Thursday, May 6, 2010

14 DAYS AND COUNTING

Today, I felt back to normal. The kids and I rehearsed music for our pop show and we really had a good time. For some reason, they giggle when I try to do the Beyonce choreography...... I can't understand why. Worked today to get the students placed in the correct choirs for next year. I want to leave my little world in perfect shape for my successor. I'm taking care of my children.
I went to the ECISD Employee Awards Banquet and received my 30 year service award. A beautiful watch for 30 years of "good behavior." That will be my last gathering of that type with the district, and I'm OK with that.

Wednesday, May 5, 2010

15 Days and Counting

What a week!
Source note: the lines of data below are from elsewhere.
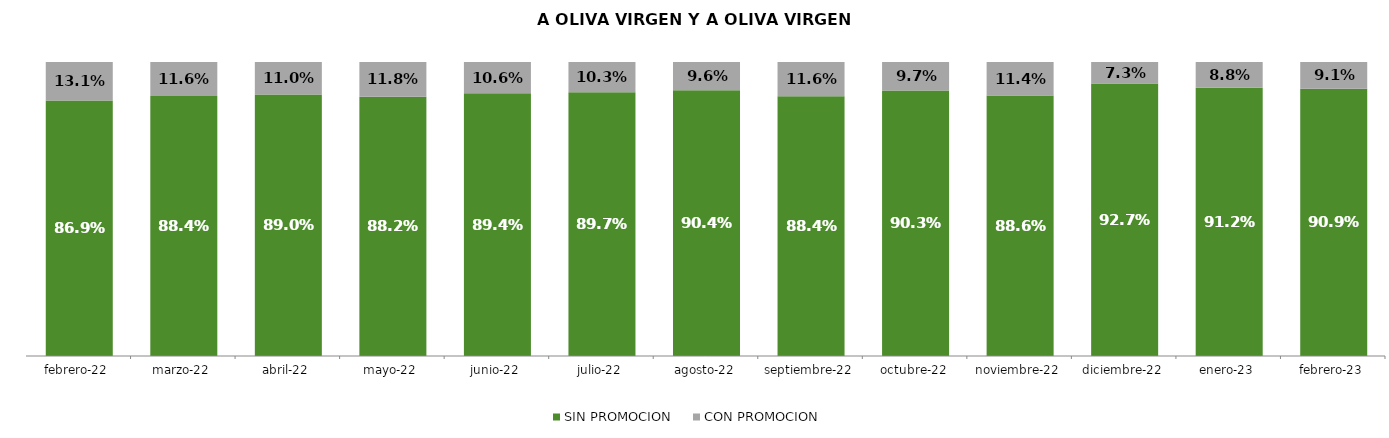
| Category | SIN PROMOCION   | CON PROMOCION   |
|---|---|---|
| 2022-02-01 | 0.869 | 0.131 |
| 2022-03-01 | 0.884 | 0.116 |
| 2022-04-01 | 0.89 | 0.11 |
| 2022-05-01 | 0.882 | 0.118 |
| 2022-06-01 | 0.894 | 0.106 |
| 2022-07-01 | 0.897 | 0.103 |
| 2022-08-01 | 0.904 | 0.096 |
| 2022-09-01 | 0.884 | 0.116 |
| 2022-10-01 | 0.903 | 0.097 |
| 2022-11-01 | 0.886 | 0.114 |
| 2022-12-01 | 0.927 | 0.073 |
| 2023-01-01 | 0.912 | 0.088 |
| 2023-02-01 | 0.909 | 0.091 |
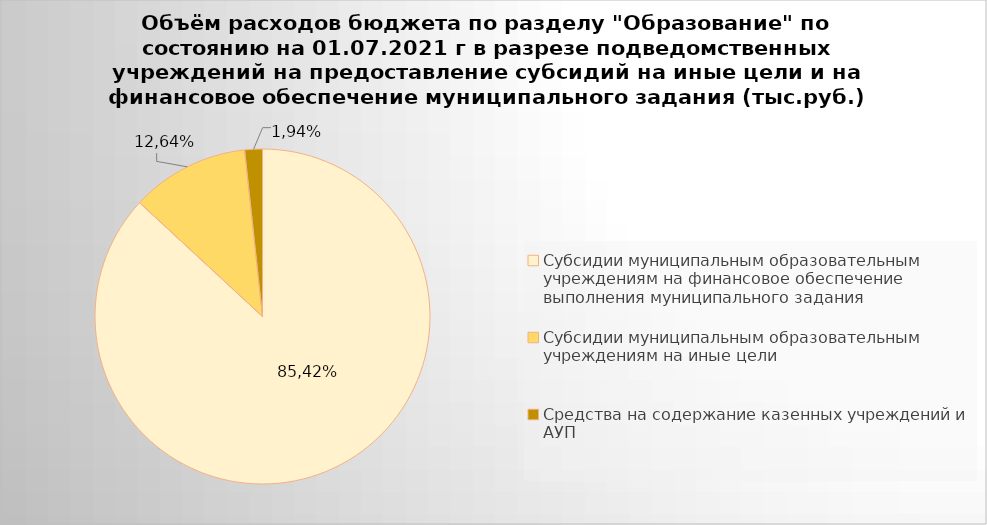
| Category | Series 0 |
|---|---|
| Субсидии муниципальным образовательным учреждениям на финансовое обеспечение выполнения муниципального задания | 5178627.77 |
| Субсидии муниципальным образовательным учреждениям на иные цели | 679999.78 |
| Средства на содержание казенных учреждений и АУП | 101574.31 |

The previous weekend of delight at the idea of retirement changed on Monday morning. That was the day I had to turn in my letters of resignation. Hard to believe, but in my long career, I have never written a letter of resignation! Transferred a time or two, but never resigned. Monday was a "butterflies in the tummy" day. Tuesday was another story! Telling my students was very difficult and emotionally draining. I spent most of the afternoon at home crying. I guess I'm back on the mend now. Wednesday was better, although still I'm a bit down. An after school end-of-year meeting helped me remember why I made this decision. The thought of following someone else's rules and schedule for another year is too much for me. I look forward to finding a new way of life.

Tuesday, May 4, 2010

MELANCHOLY

Wow! An emotional roller coaster. From the giddy, excitement of dreaming about my retirement yesterday to telling my students today. Happy / sad. Very confusing.

Monday, May 3, 2010

DECISION MADE

After today, Life as I know it will never be the same. A decision has been made and acted upon. After thirty years as a public school music teacher, I resigned my job today. Months and months and months of weighing the pros and cons..... making lists....budgets....investments....looking at the practical side of the decision. Then the emotional side. This year has been one of reaching the highest level of performance in my teaching and in my students' musicianship. After the peak in February, the depression followed. This has long been a pattern in my career, but this high and low were the most extreme that I have experienced. Quite scary, I must admit. Today, I can say with complete certainty that God worked through my emotional roller coaster to bring me to the right decision for my life, the choice to begin my retirement from full time teaching. Retirement from teaching??? No way! Just firing my employer and going out on my own. Seventeen more days as Mrs. Lollar. Can't wait to meet Ms. Kathy again.

Saturday, May 1, 2010

GARDENING IS LIFE

Today I dug in the dirt! That's what I do when I need to relax - I plant something. I went to four different gardening centers looking for exactly the right choices for my flower beds. These gardens align the entrance to my home, so they need to be just right. I settled on the varieties, selected the colors and bought the elements that they need to help them grow. Next, the hard part - saying good bye to my old friends. My happy "monkey faced" pansies that perked up the place all fall and winter. Then the tulips that made their surprise appearance at the first sign of springtime. They had served their purpose and it was time for them to go. With a little bit of hesitation, I pulled them up from the earth and tossed them aside. Fresh soil was added to the spent dirt. Geraniums, snapdragons, petunias and johnny jump-ups now line my front door. Still in their infancy, a few blossoms and buds have appeared. With time and the summer sun, these new seedlings will create a festive summer display. Then with time, they too will have served their purpose. Months from now, when they have grown two feet tall and are parched from the West Texas heat, they will be replaced with more "monkey faced" pansies. One day in the fall, when I feel the need to dig in the dirt.